Following habilitation, intrigues caused him to lose his position as an assistant. In stead, with Paul Guttmann (1834-1893), he established a private policlinic for internal diseases. He was Privatdozent in Berlin until 1873, when he moved to the chair of pharmacology at the University of Greifswald. In 1882 he renounced this position and returned to Berlin as Extraordinarius of neurology and established a policlinic for nervous diseases.

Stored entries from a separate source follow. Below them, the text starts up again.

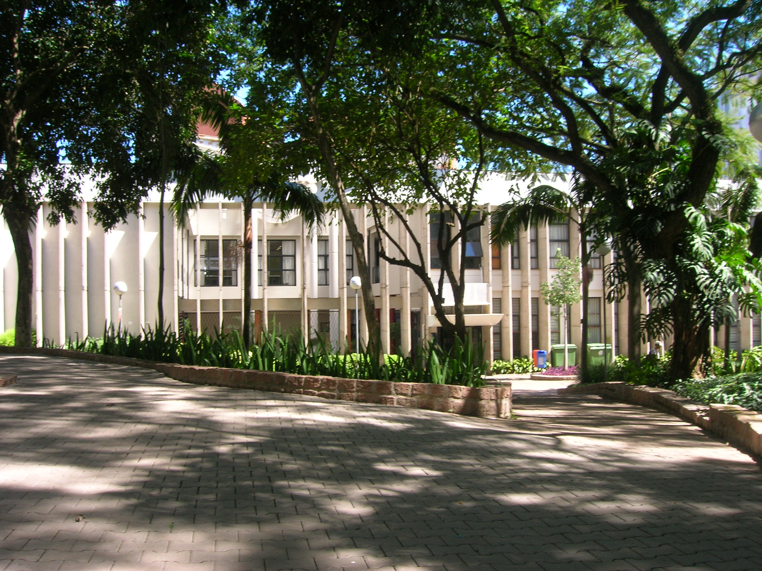 O Prédio 9 da Pontificía Universidade Católica do Rio Grande do Sul (PUCRS), que abriga a Faculdade de Arquitetura e Urbanismo (FAU) da instituição.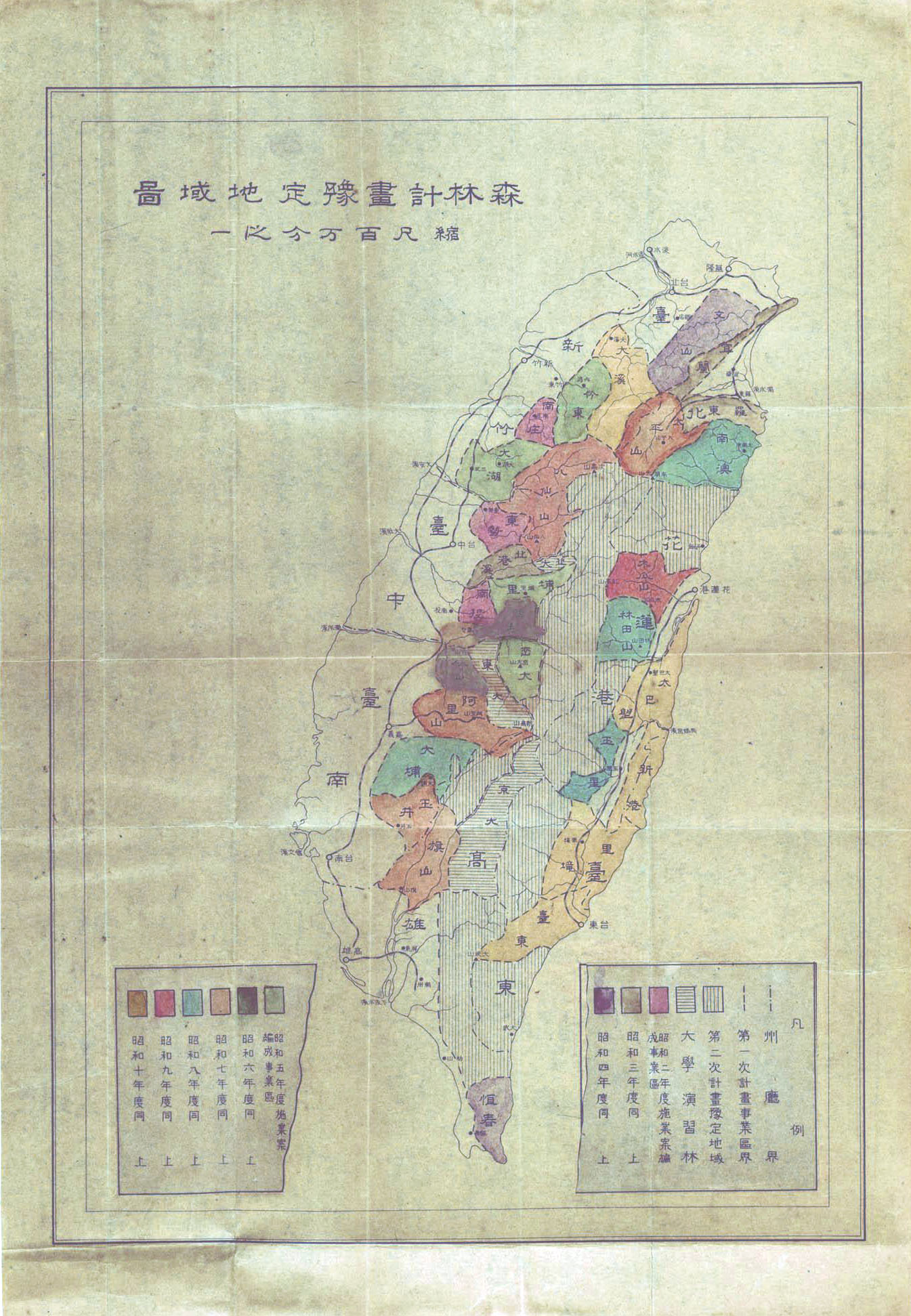 台灣日治時期不同年度的森林事業區，以及大學演習林分布。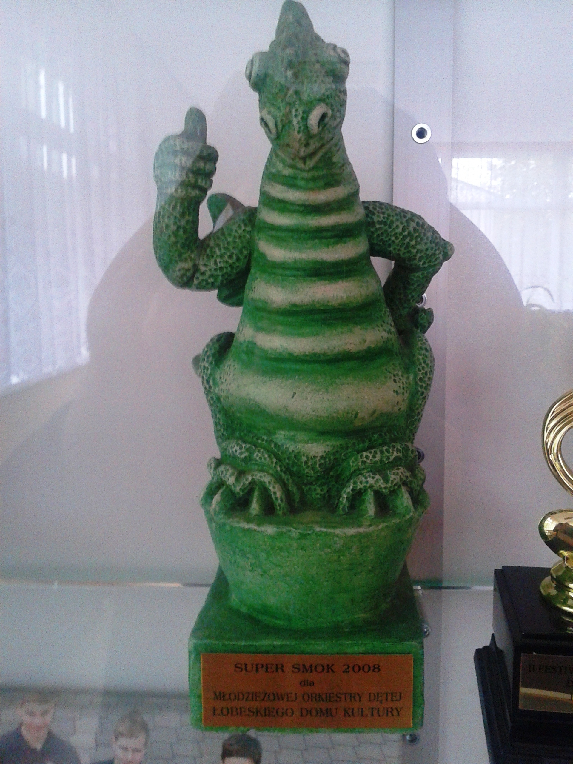 Smok Powiatu Łobez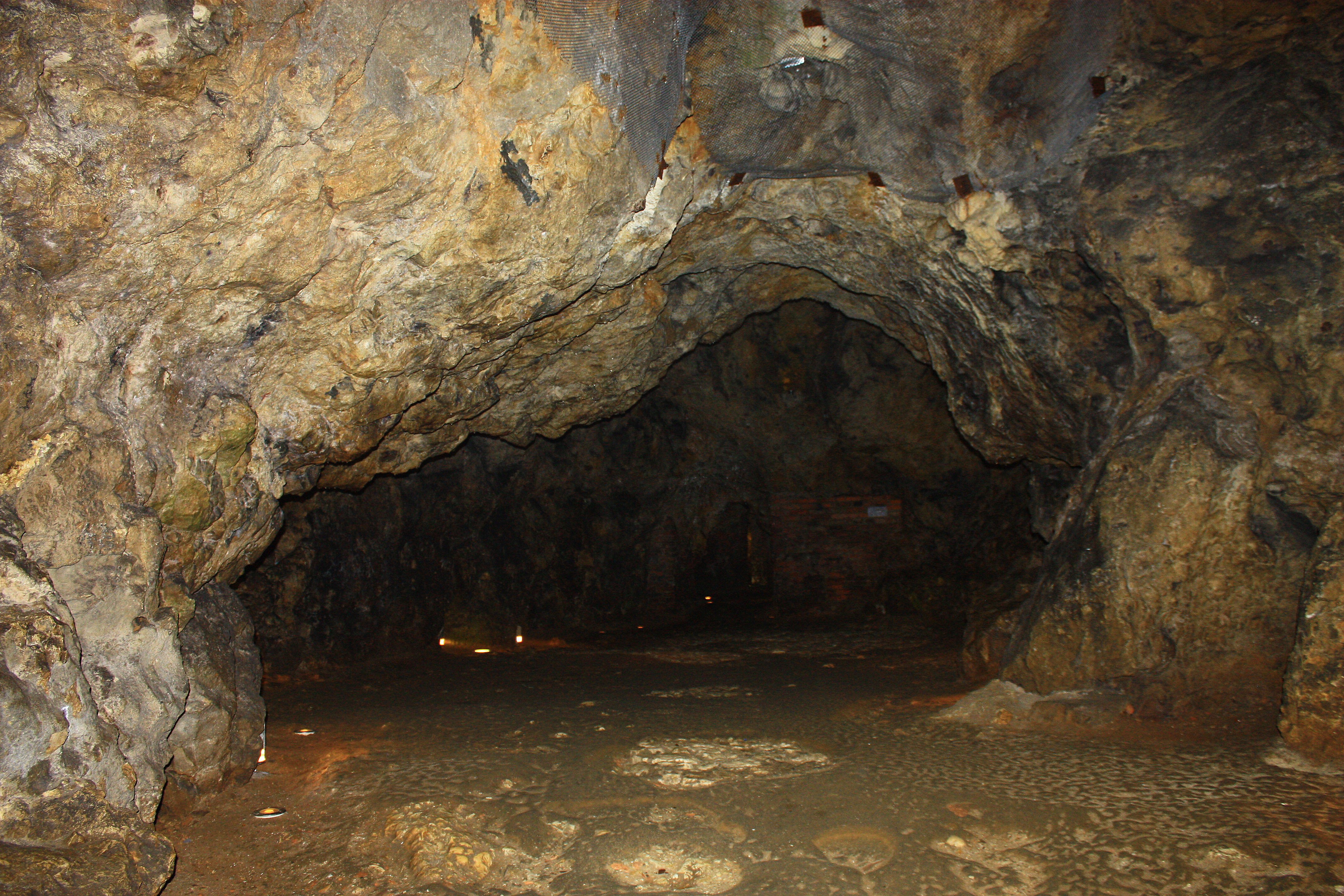 Kraków, Smocza Jama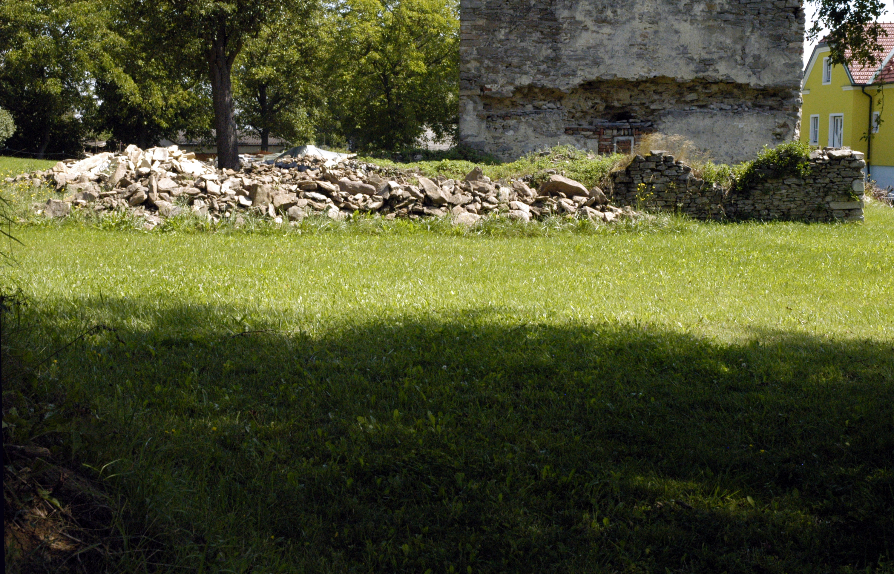 Reste des abgetragenen Turmes der Veste Feinfeld, Gemeinde Röhrenbach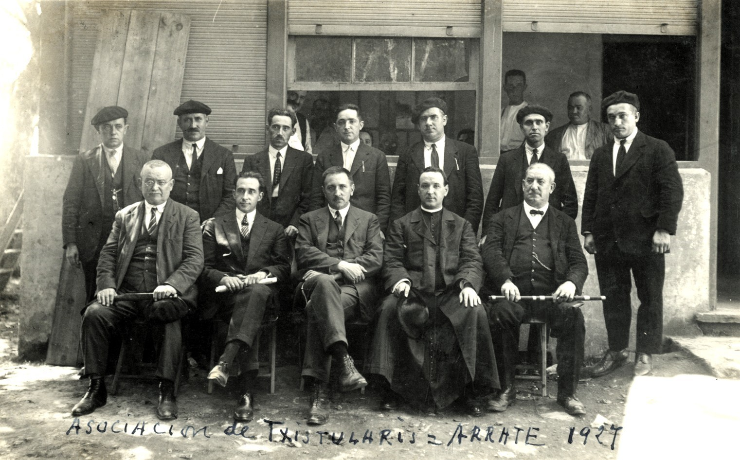 Euskal Herriko Txistulari Elkartearen sorrera batzarra. Arrate (1927). Eskuman, eserita, Martin Elola.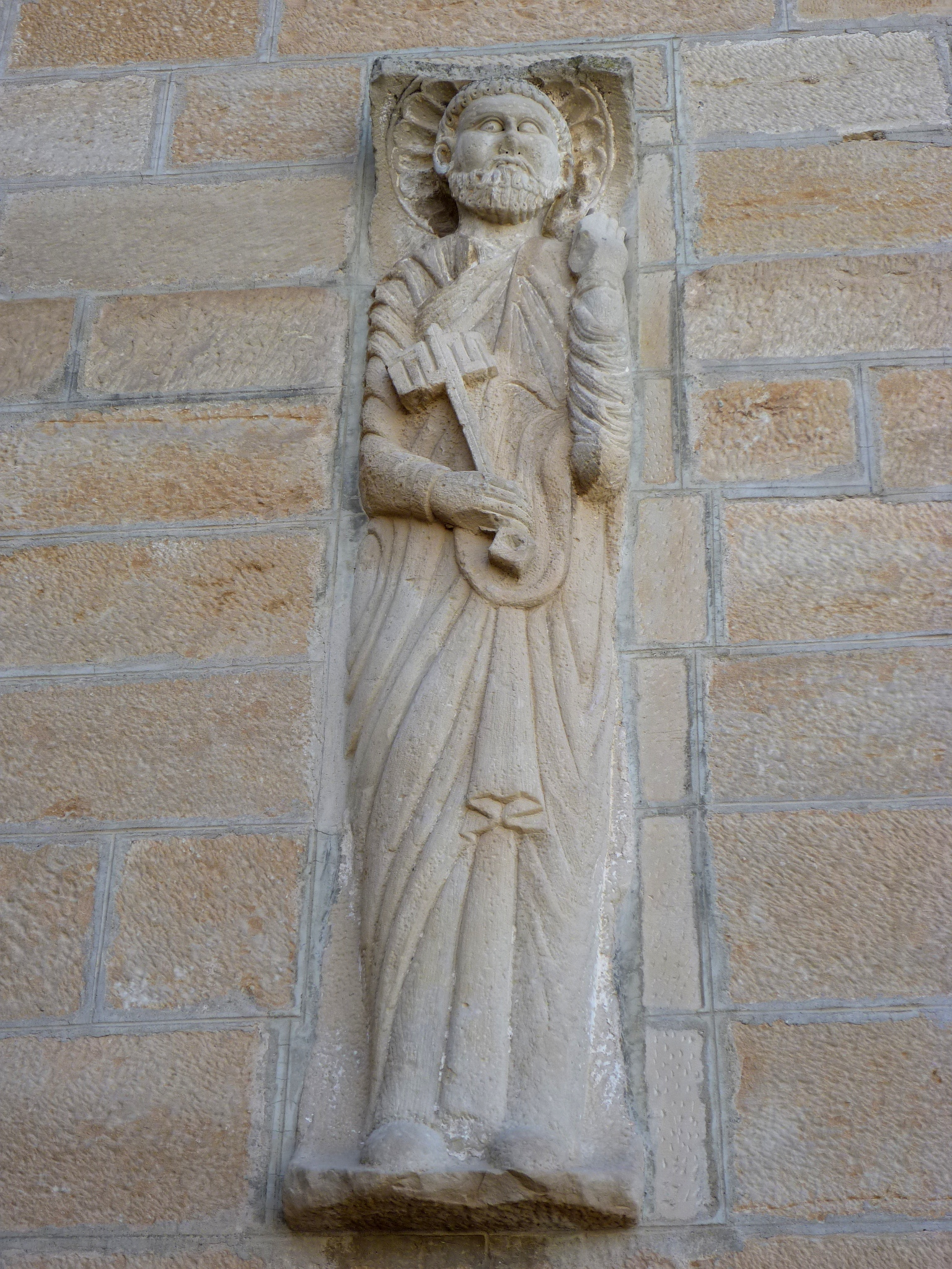 Església de Sant Pau de Narbona (Anglesola): escultura a la façana de ponent

Eulenburg was appointed extraordinarius in 1900.
Eulenburg’s publications in particular concern the physiological side of neurology. Among his investigations was work on the thermic (vasomotor) centres of the brain. He distinguished himself by the publication of Real-Encyclopädie der gesammten Heilkunde, which ha planned with the Vienna publishers Urban and Schwarzenberg. It was published 1880-1883. In 1895 he became editor of the Deutsche medicinische Wochenschrift.
During his later years Eulenburg made himself a name as a sexologist With Iwan Bloch he was co-editor of the journal Zeitschrift für Sexualwissenschaft, established in 1908 by August Hirschfeld. This journal was continued in 1914 by Max Marcuse (1877-1963) under the title of Zeitschrift für Sexualwissenschaft und Sexualpolitik. In 1913, Albert Eulenburg, Magnus Hirschfeld (1868-1935) and Iwan Bloch (1872-1922) founded the Ärztliche Gesellschaft für Sexualwissenschaft und Eugenik, of which Eulenburg was the first chairman.